Objective: Using a mouse model, Iron Overload (IO) induced bone marrow microenvironment injury was investigated, focusing on the involvement of reactive oxygen species (ROS).

Methods: Mice were intraperitoneally injected with iron dextran (12.5, 25, or 50 mg) every three days for two, four, and six week durations. Deferasirox(DFX)125 mg/ml and N-acetyl-L-cysteine (NAC) 40 mM were co-administered. Then, bone marrow derived mesenchymal stem cells (BM-MSCs) were isolated and assessed for proliferation and differentiation ability, as well as related gene changes. Immunohistochemical analysis assessed the expression of haematopoietic chemokines. Supporting functions of BM-MSCs were studied by co-culture system.

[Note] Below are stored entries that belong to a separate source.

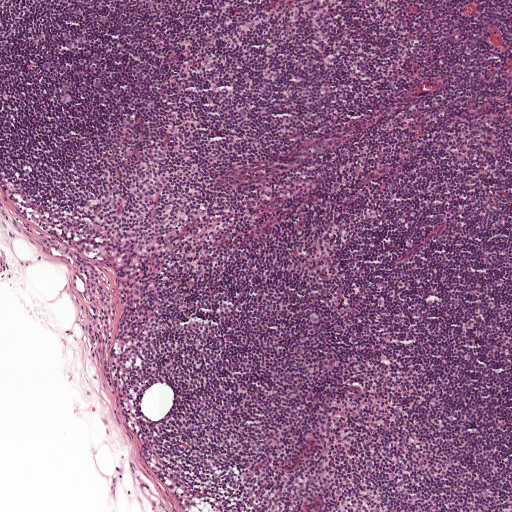
H&E-stained section of a sentinel lymph node (breast cancer), from a whole-slide image, viewed at about 5×: the field is about 1 mm across, about 1.9 µm per pixel.
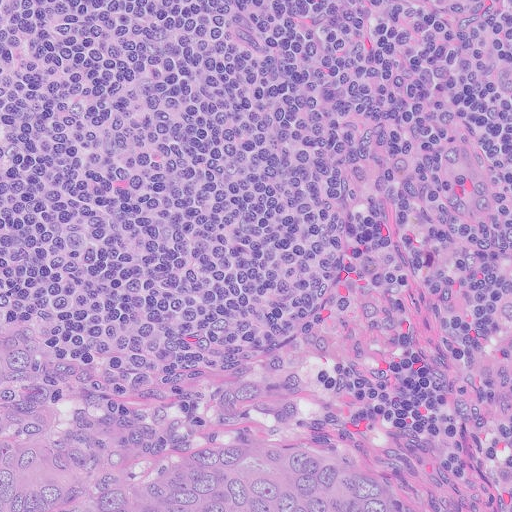
H&E-stained section of a sentinel lymph node (breast cancer), from a whole-slide image, viewed at about 20×: the field is about 0.26 mm across, about 0.5 µm per pixel.
Question: Describe where the metastatic carcinoma lies in this crop.
Answer: One metastatic tumour region; its boundary, reduced to 8 corners and listed clockwise: (0, 312), (78, 340), (136, 382), (262, 376), (292, 426), (352, 437), (397, 511), (0, 511).
Tumour covers about 20% of the frame.
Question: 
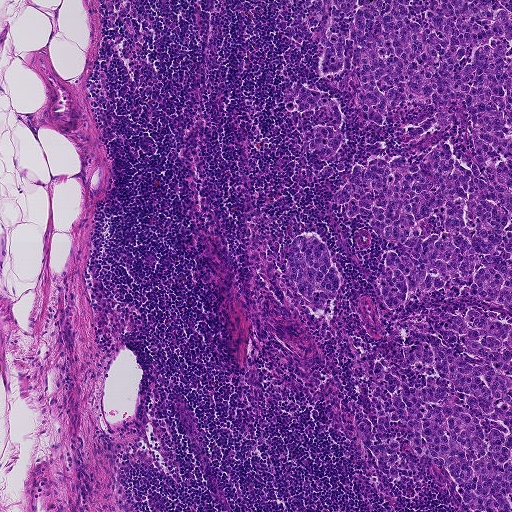
A 0.93-mm field of an H&E-stained sentinel lymph node from a breast-cancer patient (whole-slide image), shown at about 5×, about 1.8 µm per pixel.
What fraction of the image area is metastatic tumour?

Choices:
 (A) about 25% to 45%
 (B) none: no tumour is outlined
 (C) about 5% or less
 (D) about 50% or more
 (E) about 10% to 20%

Answer: (A) about 25% to 45%
About 25% of the field is tumour.
Boundaries of four metastatic tumour regions, simplified and listed clockwise, largest first: region 1: (511, 0), (511, 312), (465, 296), (463, 282), (392, 310), (379, 302), (393, 243), (331, 197), (356, 163), (415, 162), (446, 138), (473, 165), (459, 108), (409, 141), (433, 101), (386, 108), (378, 126), (364, 116), (350, 30), (342, 70), (320, 76), (331, 4); region 2: (476, 309), (511, 324), (511, 511), (466, 511), (453, 479), (426, 454), (410, 454), (406, 437), (390, 439), (402, 448), (382, 466), (352, 412), (358, 406), (375, 435), (389, 416), (399, 391), (375, 376), (378, 358), (424, 388), (436, 370), (402, 367), (403, 345), (435, 334), (436, 314); region 3: (312, 234), (318, 238), (328, 250), (331, 266), (338, 271), (339, 279), (339, 286), (333, 300), (314, 311), (308, 307), (295, 289), (287, 273), (286, 265), (289, 250), (296, 236); region 4: (296, 82), (304, 82), (305, 87), (328, 95), (335, 99), (340, 105), (342, 113), (342, 137), (340, 145), (331, 156), (323, 157), (316, 156), (311, 151), (306, 136), (313, 122), (313, 115), (306, 112), (291, 112), (284, 107), (284, 92).
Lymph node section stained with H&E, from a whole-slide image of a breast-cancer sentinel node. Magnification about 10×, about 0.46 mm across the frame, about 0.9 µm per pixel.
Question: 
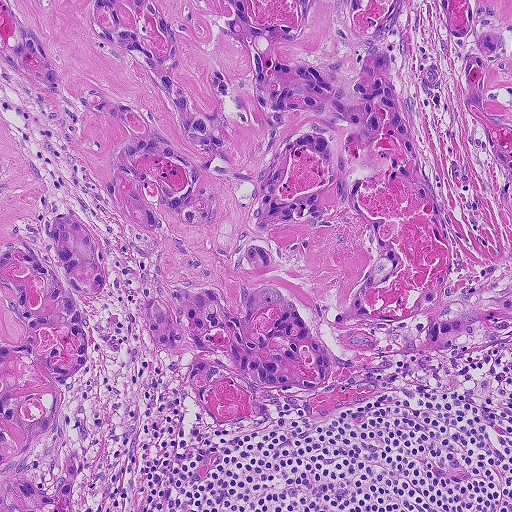
Estimate the proportion of this field that is metastatic tumour.

Choices:
 (A) about 5% or less
 (B) about 10% to 20%
 (C) about 25% to 45%
 (D) about 50% or more
 (E) none: no tumour is outlined

Answer: (D) about 50% or more
About 75% of the field is tumour.
Metastatic tumour outline, simplified to 21 points and listed clockwise in crop pixels (x, y): (0, 0), (511, 0), (511, 336), (373, 354), (386, 374), (379, 397), (318, 422), (270, 408), (272, 420), (228, 437), (192, 404), (192, 356), (143, 341), (138, 296), (117, 283), (79, 303), (94, 349), (68, 414), (92, 469), (75, 511), (0, 511).
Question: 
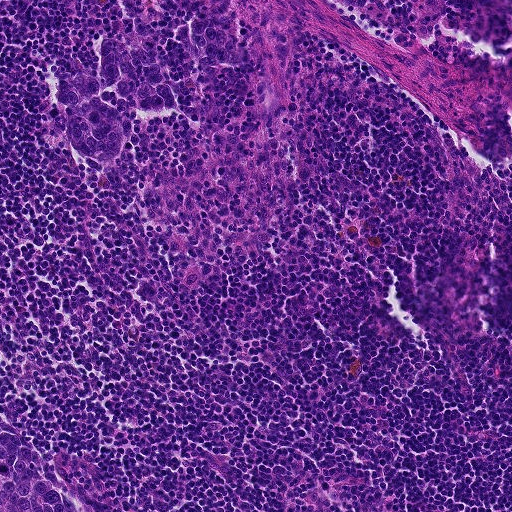
H&E-stained section of a sentinel lymph node (breast cancer), from a whole-slide image, viewed at about 10×: the field is about 0.46 mm across, about 0.9 µm per pixel.
Estimate the proportion of this field that is metastatic tumour.

Choices:
 (A) about 5% or less
 (B) about 10% to 20%
 (C) none: no tumour is outlined
 (D) about 25% to 45%
 (E) about 50% or more

Answer: (A) about 5% or less
About 5% of the field is tumour.
Outlines of three tumour regions, largest first (closed clockwise paths, crop pixels): region 1: (105, 39), (115, 39), (158, 56), (175, 96), (174, 106), (154, 113), (133, 104), (120, 88), (100, 91), (102, 102), (122, 118), (127, 139), (125, 150), (116, 158), (106, 160), (76, 148), (70, 138), (63, 107), (56, 99), (54, 89), (64, 72), (95, 78), (101, 70), (100, 48); region 2: (0, 414), (35, 444), (55, 479), (81, 511), (0, 511); region 3: (208, 15), (218, 18), (224, 26), (235, 33), (248, 50), (250, 60), (244, 68), (233, 68), (212, 58), (191, 56), (181, 37), (180, 26).
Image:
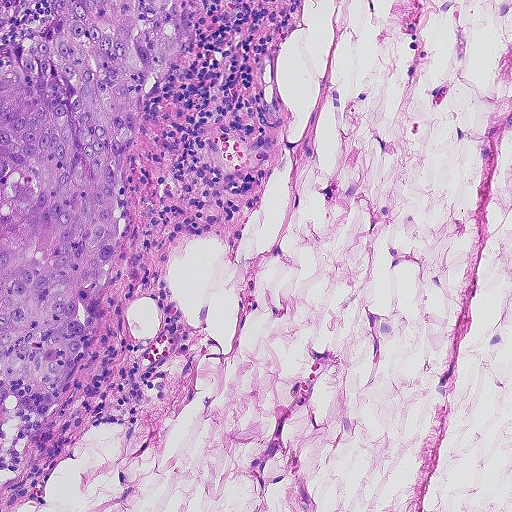
Lymph node section stained with H&E, from a whole-slide image of a breast-cancer sentinel node. Magnification about 10×, about 0.46 mm across the frame, about 0.9 µm per pixel.
Question:
Which parts of this field are metastatic tumour? Answer with the outline of each region, in pixels.
Answer:
Tumour region outline (a closed clockwise path, crop pixels): (0, 0), (181, 0), (194, 43), (151, 99), (126, 153), (124, 222), (82, 363), (54, 409), (38, 415), (2, 380).
About 20% of the image area is annotated as tumour.

Results: In IO condition (25 mg/ml for 4 weeks), BM-MSCs exhibited proliferation deficiencies and unbalanced osteogenic/adipogenic differentiation. The IO BM-MSCs showed a longer double time (2.07±0.14 days) than control (1.03±0.07 days) (P<0.05). The immunohistochemical analysis demonstrated that chemokine stromal cell-derived factor-1, stem cell factor -1, and vascular endothelial growth factor-1 expression were decreased. The co-cultured system demonstrated that bone marrow mononuclear cells (BMMNCs) co-cultured with IO BM-MSCs had decreased colony forming unit (CFU) count (p<0.01), which indicates IO could lead to decreased hematopoietic supporting functions of BM-MSCs. This effect was associated with elevated phosphatidylinositol 3 kinase (PI3K) and reduced of Forkhead box protein O3 (FOXO3) mRNA expression, which could induce the generation of ROS. Results also demonstrated that NAC or DFX treatment could partially attenuate cell injury and inhibit signaling pathway striggered by IO.

Conclusion: These results demonstrated that IO can impair the bone marrow microenvironment, including the quantity and quality of BM-MSCs.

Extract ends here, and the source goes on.